New finance, investments avenues for private sector
Finance Minister Winston Jordan on Thursday signs the agreement with OFID Director-General Suleiman J. Al-Herbish in Vienna, Austria
Finance Minister Winston Jordan on Thursday signs the agreement with OFID Director-General Suleiman J. Al-Herbish in Vienna, Austria

THE local private sector is set to benefit from new avenues for finance and investments with the signing of the Agreement for Encouragement and Protection of Investment with the OPEC Fund for International Development (OFID).
Finance Minister Winston Jordan on Thursday signed the agreement in Vienna, Austria, with OFID Director-General Suleiman J. Al-Herbish.

According to a release, it is the first such agreement with a multilateral partner and sets in train a framework for the start of private sector operations in Guyana.
OFID’s private sector facility supports the private sector in developing countries through loans to micro, small and medium–enterprises, as well as directly to specific projects.
As a pre-condition to such private sector investments, OFID requires the signature of a framework agreement with the country concerned for the encouragement and protection of investment.

The agreement accords OFID the same privileges as those normally granted to international development institutions.
The signing of this agreement comes at a time when a number of other initiatives are being implemented by government to help drive private sector growth.
These include the design of a fiscal regime and a fiscal sustainability framework to address the management of natural resources wealth, development of a local content policy and the development of a time-lined work-plan on what the private sector needs to do to prepare for oil and thereafter.

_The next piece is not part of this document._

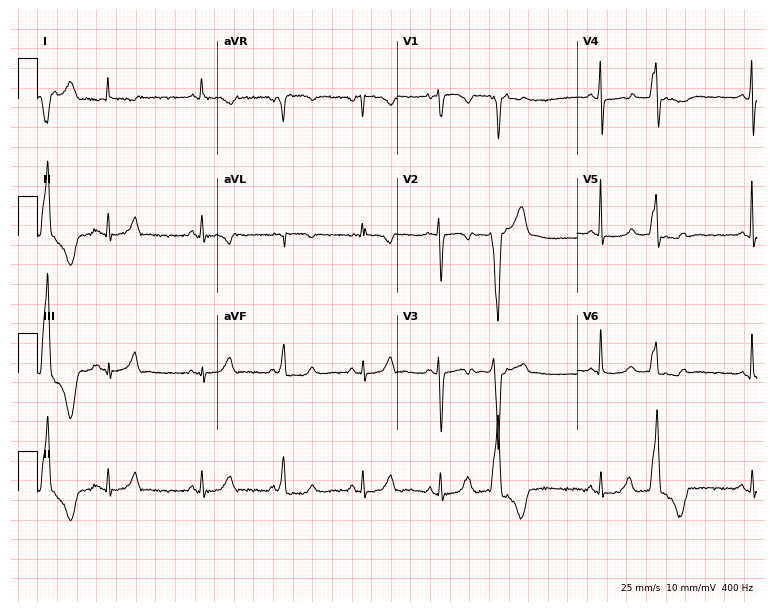
Electrocardiogram, a 45-year-old female. Of the six screened findings (first-degree AV block, right bundle branch block, left bundle branch block, sinus bradycardia, atrial fibrillation, sinus tachycardia), none is recorded. Only these six findings were labelled.

Additionally, building on the wide-ranging concessions granted by the previous government, the APNU+AFC coalition has introduced several legislative and operational changes in support of the manufacturing industry, which include the importation of raw materials free of excise tax, waivers on duty and taxes for items that are not listed on the approved list of raw materials once applications are made to the Council for Trade and Economic Development (COTED), initiatives by the GRA to reduce processing time, the introduction of the ‘Trusted Trader Status’ to compliant importers, including manufacturers, the implementation of one-year tax exemption letters to manufacturers, and the reduction of the corporate tax rate paid by the manufacturing sector from 30 per cent to 27.5 per cent.

More recently, the government announced the first round table meeting with the GMSA scheduled for July 28th. This round table meeting aims for a more structured dialogue and effective engagement with key players in the sector.
OFID is the inter-governmental development finance institution established in 1976 by the member states of the Organisation of Petroleum Exporting Countries (OPEC) and is bounded in ‘the natural solidarity which unites OPEC countries with other developing countries in their struggle to overcome underdevelopment.’

OFID has 13 member countries: Algeria, Ecuador, Gabon, Indonesia, Iran, Iraq, Nigeria, Libya, Kuwait, Qatar, Saudi Arabia, and United Arab Emirates and Venezuela.
Resources for the fund come from voluntary contributions made by members and its various operations.

Between 1976 to present, OFID has committed more than US$55 million to Guyana through its public sector operations. Much of this amount was provided as debt relief—some within the framework of the Enhanced Heavily Indebted Poor Countries Initiative—while more than US$29 million was earmarked for Guyana’s energy, agriculture and financial sectors.